However, the offer was rebuffed by Taiwan's then-president Chiang Ching-kuo, who in April that year came out with a "three noes" policy of no contact, no compromise and no negotiation with China.

Mr Chiang only relaxed that in 1987, allowing people in Taiwan to visit China for family reunions. His father, Chiang Kai-shek, fled with defeated Nationalist forces to Taiwan in December of 1949 after loosing a civil war to the Communists.

No formal peace treaty or formal end to hostilities has ever been signed.

Taiwan is gearing up for presidential elections in January 2020. President Tsai Ing-wen's pro-independence Democratic Progressive Party suffered stinging losses to the China-friendly Kuomintang in mayoral and local elections in November.

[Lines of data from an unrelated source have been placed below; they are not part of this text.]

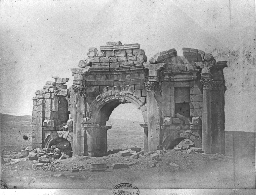 Arc de triomphe de Thamugas cercle de Batna. 25 février 1880
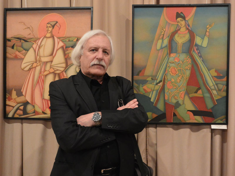 Івахненко
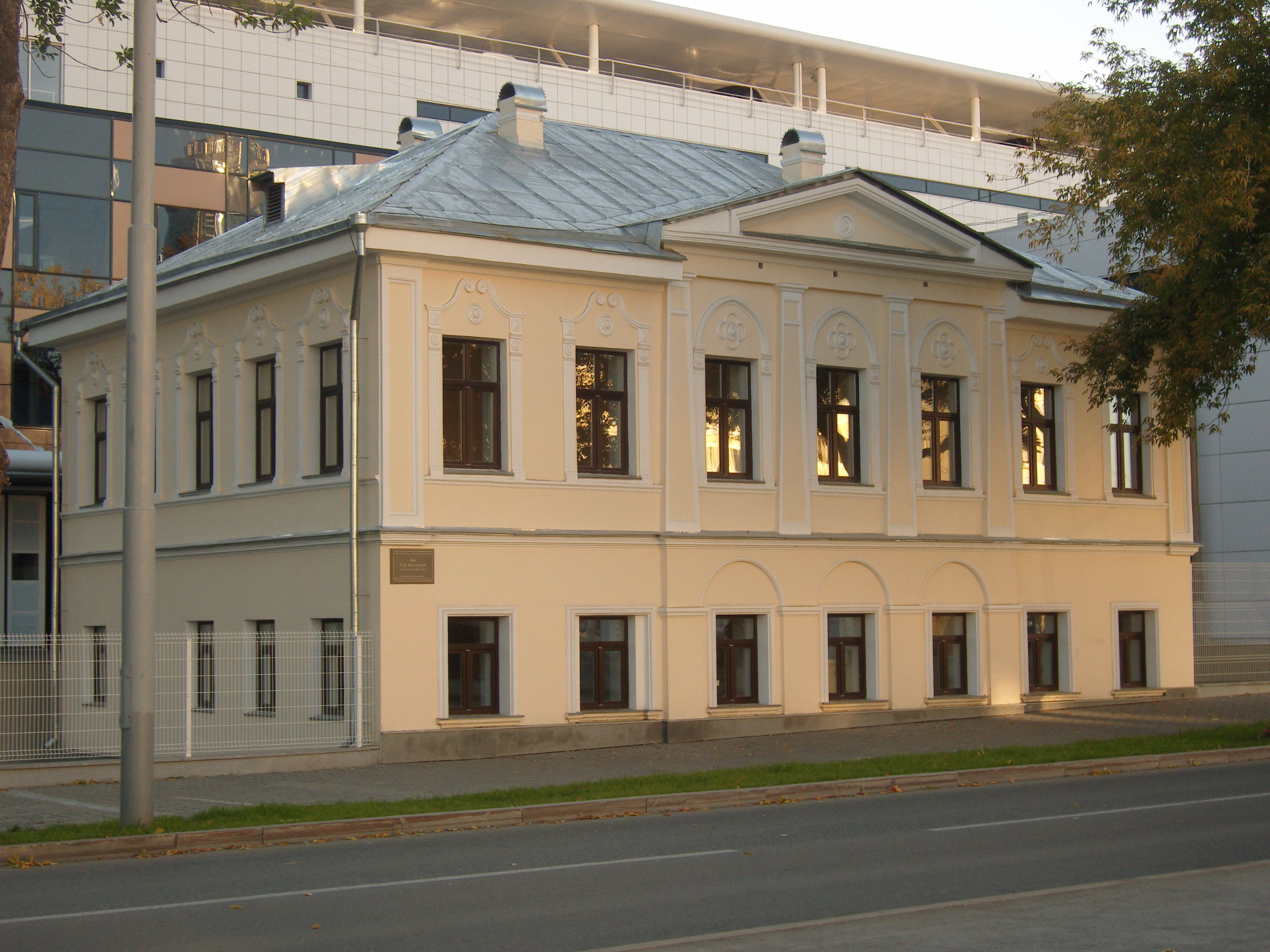 До причта Успенской старообрядческой часовни (улица Добролюбова, 12а)
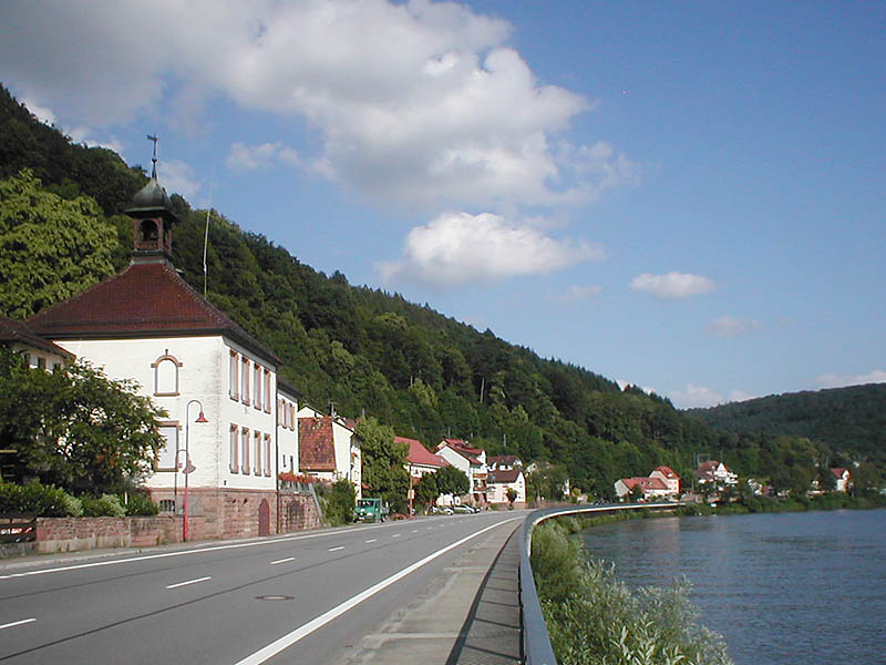 Ortsmitte von Zwingenberg (Baden), im Vordergrund rechts das Rathaus
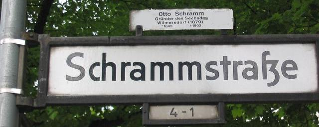 Straßenschild "Schrammstraße", Berlin-Wilmersdorf
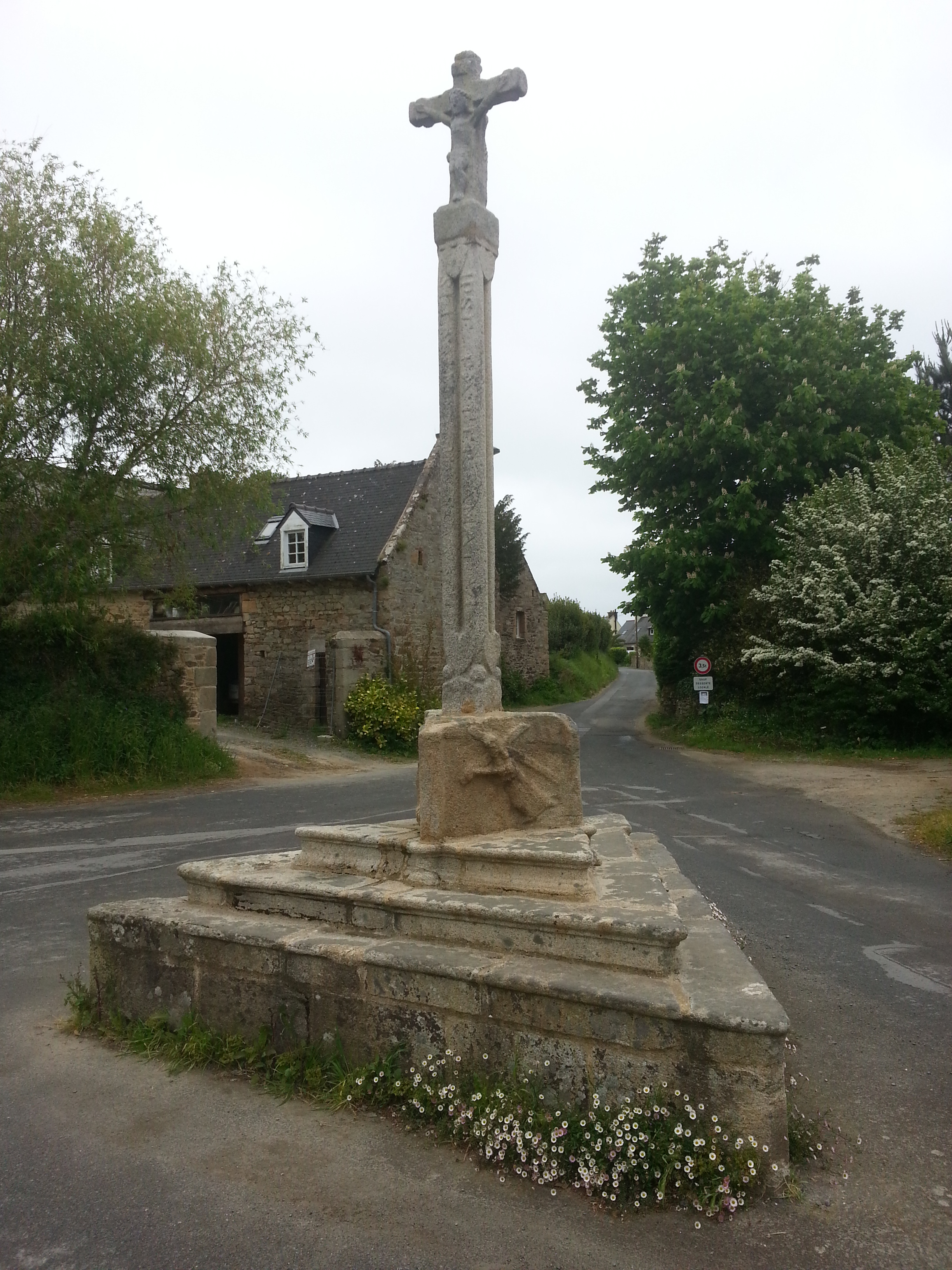 Commune de Ploubazlanec, Côtes-d'Armor, Bretagne. Le calvaire Cornic, au croisement (en 'T') du chemin de Traou C'hoad (celui qui débouche sur la gauche) arrivant dans la rue de Kerroc'h, cette dernière partant en face vers Toull Broc'h (au nord) et sur la droite vers Kerroc'h (au sud).
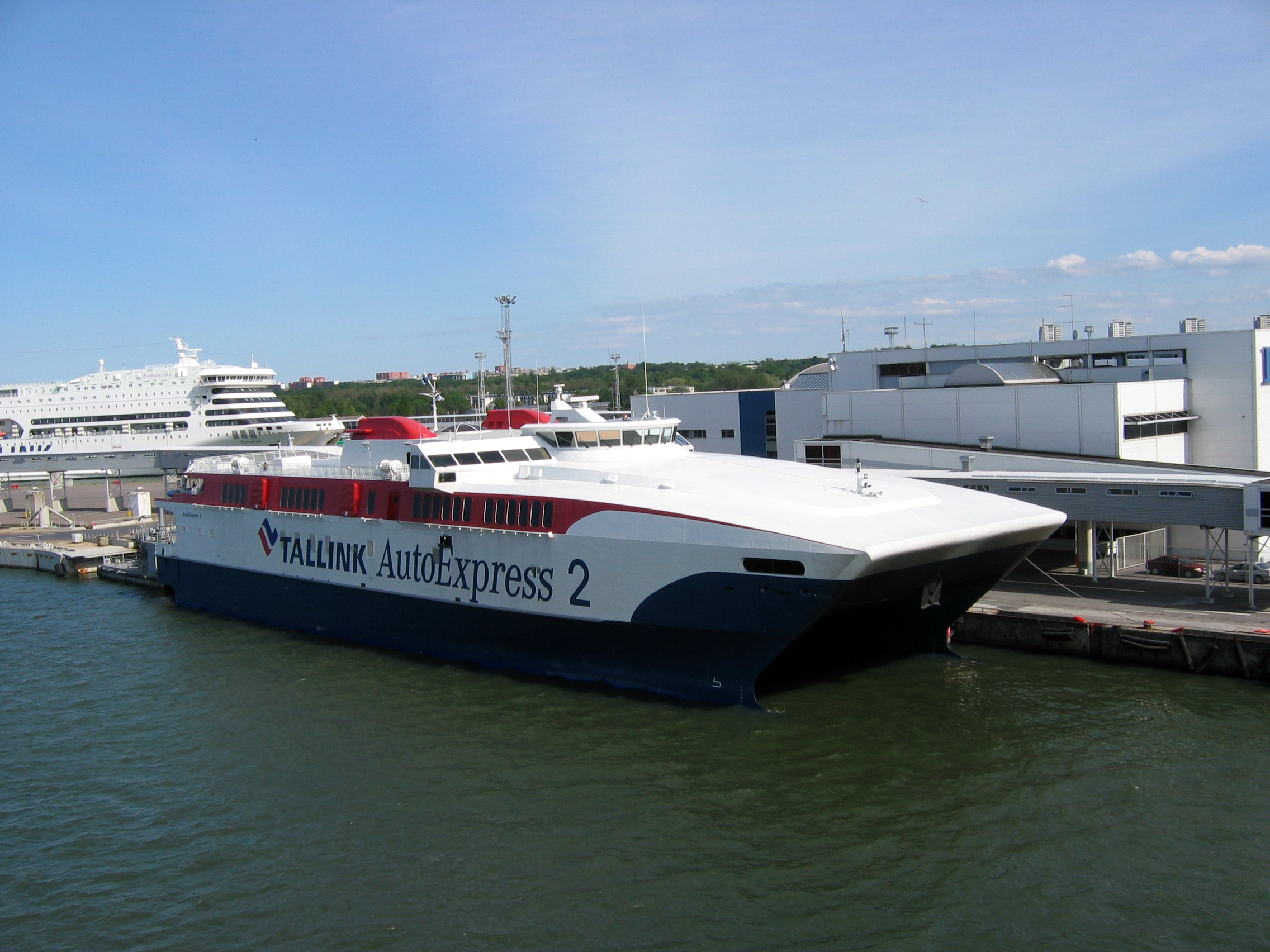 Tallinn Sommer 2007

China has heaped pressure on President Tsai since she took office in 2016, cutting off dialogue, whittling down Taiwan's few remaining diplomatic allies and forcing foreign airlines to list Taiwan as part of China on their websites.

China fears Ms Tsai wishes to push for Taiwan's formal independence, though she says she wants to maintain the status quo.

Mr Xi said in March that Taiwan would face the "punishment of history" for any attempt at separatism, offering his strongest warning yet to the island claimed by China as its territory.